Many of you spend a large chunk of your life stuck in traffic. And I feel for you; I lived in New York City with a car for seven years, and while I never commuted to work using my car, whenever I had to drive anywhere I felt like was living in my own personal Black Friday Mall Parking Lot.
And while you’re stuck in your car, fuming at how late you are, or how much of a jerk the guy in front of you is (and as an aside, why is it always the “guy”), you might look around and the road surface and think, “why don’t they widen this road?” If there isn’t enough road space, it seems like an obvious solution would be to just make more space, right?
Except, it turns out not to work. The reason for this is what is known as “induced demand“. Here’s what ends up happening when new lanes are built on a road:
- Traffic flows more freely (yay!)
- The road becomes attractive as a means of travel (yay!)
- People divert from their original routes to travel on the road (hmm)
- Other people who may not have made a trip at all may be induced to use the road (umm)
- More cars end up on the road (boo!)
- Traffic slows to a crawl again (no!)
If you doubt this, look around you. The road you’re on was once a two lane country road and now it’s a six lane arterial leading through a dense grove of strip malls. The New Jersey Turnpike, when it opened in 1951, was two lanes in each direction for most of its length, and yet now it is up to 14 total lanes in places (and they are currently in the process of adding six extra lanes to a 30 mile section).
The law of induced demand is a fascinating look into how we collectively misjudge situations, and I confess that I could write about it for hours. But even if transportation planning doesn’t interest you, it turns out that the law of induced demand has lessons to teach anyone who is interested in productivity, goal setting, and making awesome things happen.
You don’t need more
If you only had more money, you’d be able to do so much. You’d pay off your debt, travel more, buy all those things you’ve been wanting, etc. You could climb Everest, if only you had the money.
And yet, have you ever met someone who makes $250,000 a year and yet feels the exact same way? This person makes a ton a money–way more than you–and yet here they are, lamenting their sorry state of affairs. Makes you angry, right?
Well, don’t get too angry. At this very moment someone who is making much less than you is probably clenching a fist in your direction.
The point is, after basics are met, money often follows the same law of induced demand. The more you have, the more you end up using. From making sandwiches at home, now you go out to lunch. From having thrift store furniture, now you can afford to buy new. Options become available, and you’re likely to use them, keeping you in the same situation you were before.
Same problem with time
Who isn’t strapped for time these days? We’re running around all day, working hard, running errands, with little if any time to just sit down and relax. If only you had more time, right?

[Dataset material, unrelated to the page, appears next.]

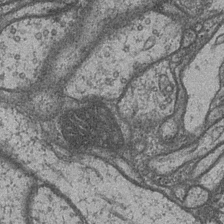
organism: Drosophila
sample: Optic medulla

Problem is that it often doesn’t work that way. The more time you have, the less urgency things take on, which means that you might not gain any extra productivity. Your “new lanes” will fill up with the same slow traffic. And worse, with too much unstructured time, you could become paralyzed, in a way that you just couldn’t afford to do when your time was limited.
Do I dare apply this to friends too?
It’s a rare person I find who feels like they are fully surrounded by love and understanding, and that is a shame. “If I only could find more people who understood me” is not an uncommon lament in this world. But are more friends really the answer? Is filling up your preferred social network with more “friends” really the answer? Well, have you ever been out with your friends and no one had anything to say to each other? Take it from me: more isn’t the answer. Something else is.
In short, it does not follow that having more space for something implies that more will happen. You probably don’t need more money. You don’t need more time. You need something else. Can you figure out what?
But enough about me. What do you wish you had more of?